Dessin annexé au brevet d’invention n° 63.606 du 27 juin 1864.

Dessin annexé au brevet d’invention n° 63.606 du 27 juin 1864.

L’un des membres de la société, M. Rouquayrol, ingénieur à Firmy, qui s’est occupé d’une manière toute spéciale des procédés de sauvetage dans les mines, a présenté un travail fort intéressant sur cette question, et a bien voulu nous autoriser à faire connaître les trois dispositions qu’il a imaginées.

>  1° Appareil respiratoire alimenté par de l’air ordinaire

Avant de décrire le premier de ces appareils, il est nécessaire d’indiquer les principes sur lesquels il est basé. Dans la respiration calme, un homme adulte, bien portant, introduit dans ses poumons, à chaque aspiration, un demi-litre d’air environ. Le nombre des aspirations étant, en moyenne, de 20 par minute, le volume d’air absorbé sera donc de 10 litres par minute ou 600 litres par heure. L’air atmosphérique qui a été inspiré contient encore assez d’oxygène, à sa sortie des poumons, pour pouvoir être respiré sans danger une seconde fois. La Fig. 16, Pl. XVII, montre l’organisation de l’appareil que M. Rouquayrol a construit d’après ces principes. Un réservoir en tôle A, dont la capacité est de 30 litres, contient de l’air à la pression de 20 atmosphères, c’est-à-dire renferme 600 litres à la pression ordinaire. Le plateau métallique PP est relié à la partie supérieure du réservoir À part un anneau CC en cuir ou en caoutchouc ; il présente, en dessous, une tige cylindrique T qui joue dans une ouverture centrale du couvercle du réservoir, et qui est évidée à sa partie supérieure.
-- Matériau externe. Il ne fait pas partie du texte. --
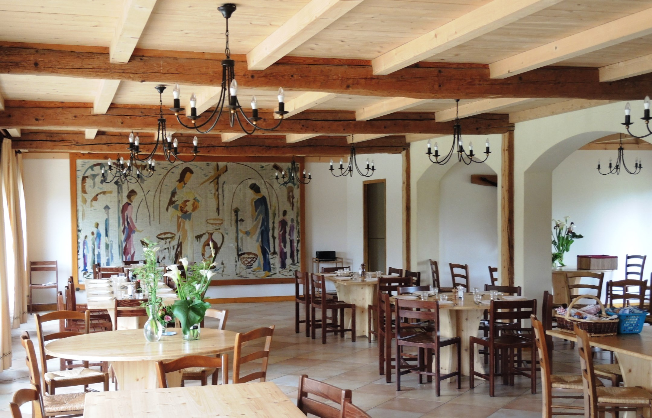 Champagne (Ardèche) détail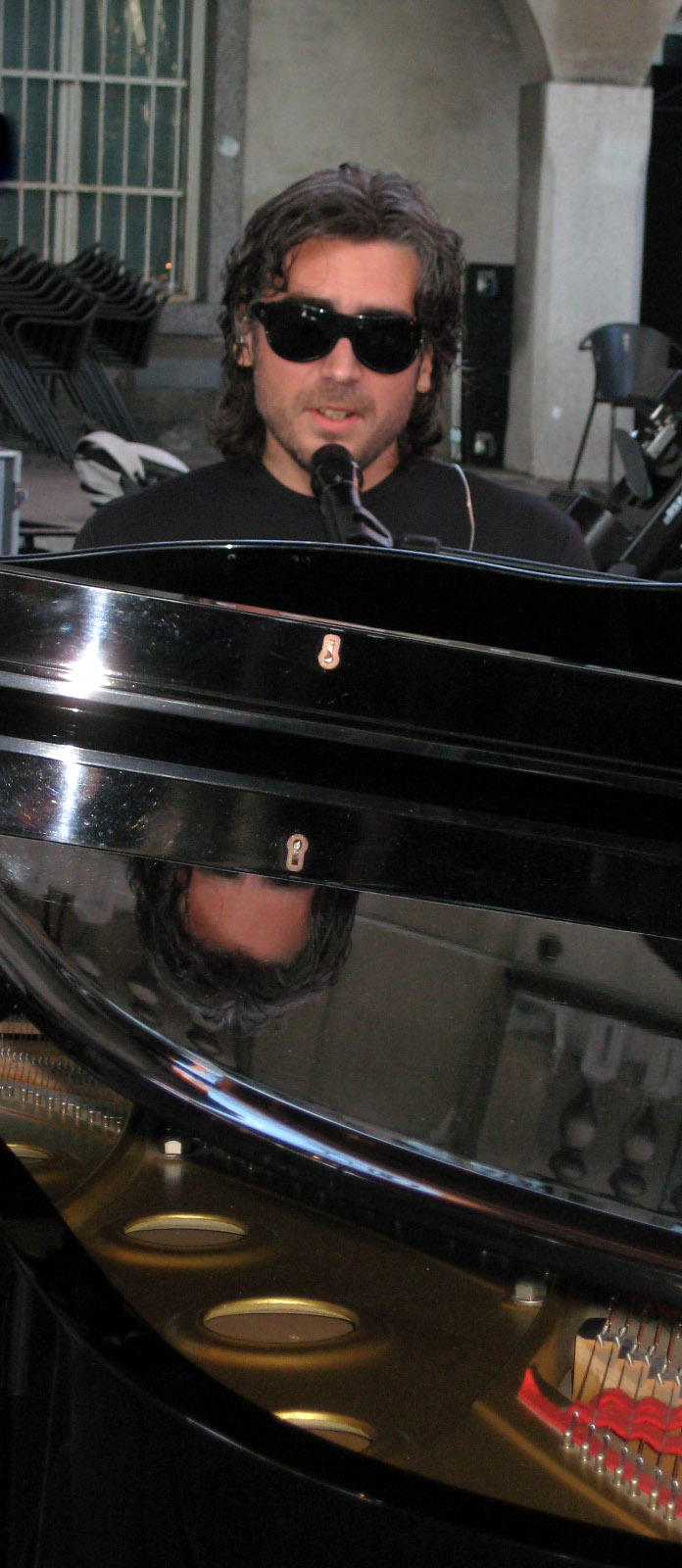 Jan Plestenjak, slovenian pop singer and guitarist

Sur le plateau PP est fixé un tube en caoutchouc « tt », qui est adapté au masque de respiration R ; il se termine par un petit clapet V s’ouvrant lors de l’aspiration. Les gaz expirés s’échappent par un tuyau élastique « t’ » portant un renflement M dont la capacité est d’un quart de litre ; la valve V’ est alors ouverte. La poche M restant remplie d’air expiré qui est aspiré de nouveau, réduit presque de moitié la consommation d’air pur. Ainsi, théoriquement, cet appareil pourrait alimenter la respiration d’un homme pendant deux heures ; mais, il est évident qu’en réalité il ne faut pas compter sur plus d’une heure à une heure et demie. Il nous reste à expliquer comment s’opère la distribution de l’air.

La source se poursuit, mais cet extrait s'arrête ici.